Peanut was welcomed to week 10 of his gestation with a bang when we were rear-ended on our way to work one morning. Both mrp and I ended up with a bad case of whiplash. I also ended up with a horrible cold and days of worrying about peanut. When we made it into see our midwife a few days after the accident and we heard peanut’s heartbeat on the fetal Doppler mrp and I both sobbed. It was one of those magic moments I will never forget. I needed a few days to recover from the accident. I ran 5 miles the week after the accident and then got back on the pony with 23 miles in 5 runs the following week. And then I started to feel better! The nausea was not gone by a long shot but it was definitely letting up a lot. The weather was getting nicer. The second trimester safety zone was fast approaching and I seized the opportunity to ramp it up a bit. I ran 35.75 miles in my 13th week, including my first race with peanut. We ran a hilly 5.25 miles race averaging 8:13 pace. However, it was more like a couple miles at 9:00 pace followed by 3.25 around 7:30 pace. I ran a total of 7.5 miles that day with 5.25 somewhat hard. Yeah, I learned my lesson. Too much, too soon. I was so pooped the rest of the day and the nausea came back with a vengeance to boot. I toned it down a bit the following week and although my mileage was still up over 30 I was really beginning to find my groove again.

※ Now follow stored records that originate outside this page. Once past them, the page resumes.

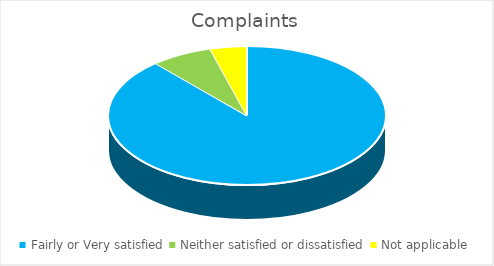
| Category | Series 0 |
|---|---|
| Fairly or Very satisfied | 88.57 |
| Neither satisfied or dissatisfied | 7.14 |
| Not applicable | 4.29 |
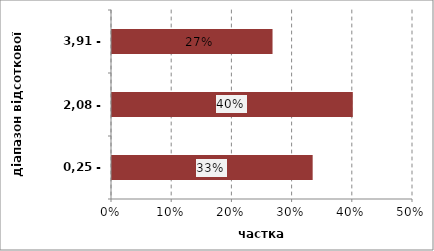
| Category | Series 0 |
|---|---|
| 0,25 - 2,08 | 0.333 |
| 2,08 - 3,91 | 0.4 |
| 3,91 - 5,75 | 0.267 |
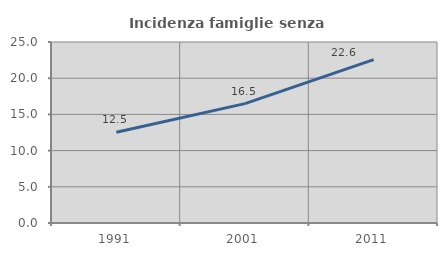
| Category | Incidenza famiglie senza nuclei |
|---|---|
| 1991.0 | 12.54 |
| 2001.0 | 16.493 |
| 2011.0 | 22.565 |
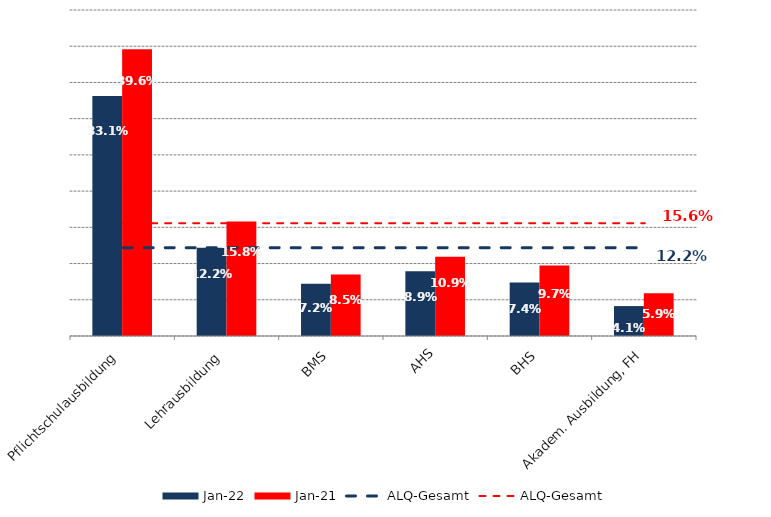
| Category | Jan 22 | Jan 21 |
|---|---|---|
| Pflichtschulausbildung | 0.331 | 0.396 |
| Lehrausbildung | 0.122 | 0.158 |
| BMS | 0.072 | 0.085 |
| AHS | 0.089 | 0.109 |
| BHS | 0.074 | 0.097 |
| Akadem. Ausbildung, FH | 0.041 | 0.059 |
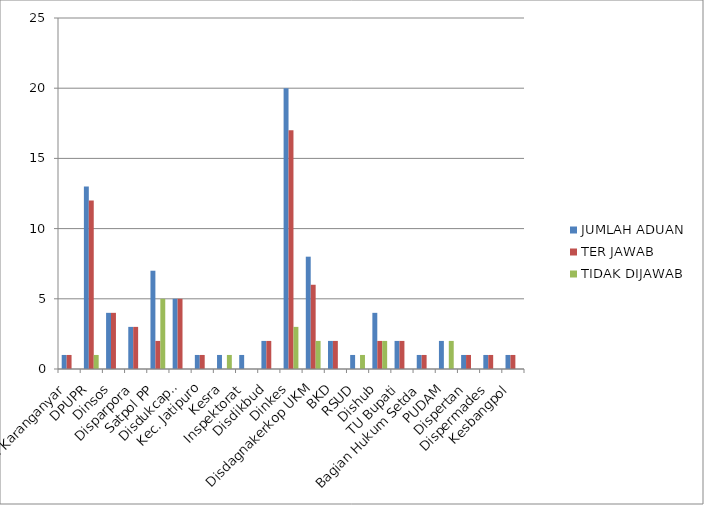
| Category | JUMLAH ADUAN | TER JAWAB | TIDAK DIJAWAB |
|---|---|---|---|
| Kel. Karanganyar | 1 | 1 | 0 |
| DPUPR | 13 | 12 | 1 |
| Dinsos | 4 | 4 | 0 |
| Disparpora | 3 | 3 | 0 |
| Satpol PP | 7 | 2 | 5 |
| Disdukcapil | 5 | 5 | 0 |
| Kec. Jatipuro | 1 | 1 | 0 |
| Kesra | 1 | 0 | 1 |
| Inspektorat | 1 | 0 | 0 |
| Disdikbud | 2 | 2 | 0 |
| Dinkes | 20 | 17 | 3 |
| Disdagnakerkop UKM | 8 | 6 | 2 |
| BKD | 2 | 2 | 0 |
| RSUD | 1 | 0 | 1 |
| Dishub | 4 | 2 | 2 |
| TU Bupati | 2 | 2 | 0 |
| Bagian Hukum Setda | 1 | 1 | 0 |
| PUDAM | 2 | 0 | 2 |
| Dispertan | 1 | 1 | 0 |
| Dispermades | 1 | 1 | 0 |
| Kesbangpol | 1 | 1 | 0 |

Week 10: 13 miles pre-accident
Week 11: 5 easy true recovery miles
Week 12: 23 easy feeling better miles
Week 13: 35.75 probably too many too soon miles including a 5.25 mile “race”
Week 14: 30.75 miles all easy and feeling good and back in the groove miles

By the end of the first trimester I was typically running around a 9:20-9:40 pace with the occasional sub 9:00 or 10:00 paced run thrown in. This was about 60-90 seconds slower than my pre-pregnancy easy pace and seemed right. I made it a point to run with friends as often as possible to ensure I was keeping the pace conversational and to just enjoy myself as much as possible. For a while there I was worried I wouldn’t be able to run much at all. By the end of this trimester, I was so appreciative of every run and really starting to enjoy running in a way I never have before. I had nothing to prove. I had no goals to meet. Each run was an end in itself and not some step to some greater far away goal. I was running in the moment for perhaps the first time ever. After a rough start, it was becoming great.